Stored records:
= = = =

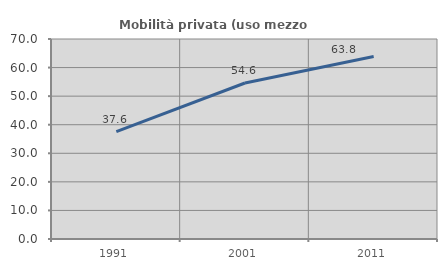
| Category | Mobilità privata (uso mezzo privato) |
|---|---|
| 1991.0 | 37.604 |
| 2001.0 | 54.598 |
| 2011.0 | 63.848 |

= = = =

TASK ITEM
Your copy should restate every record word for word and contain no pictures.

SOLUTION FOR THIS TASK
| Category | Mobilità privata (uso mezzo privato) |
|---|---|
| 1991.0 | 37.604 |
| 2001.0 | 54.598 |
| 2011.0 | 63.848 |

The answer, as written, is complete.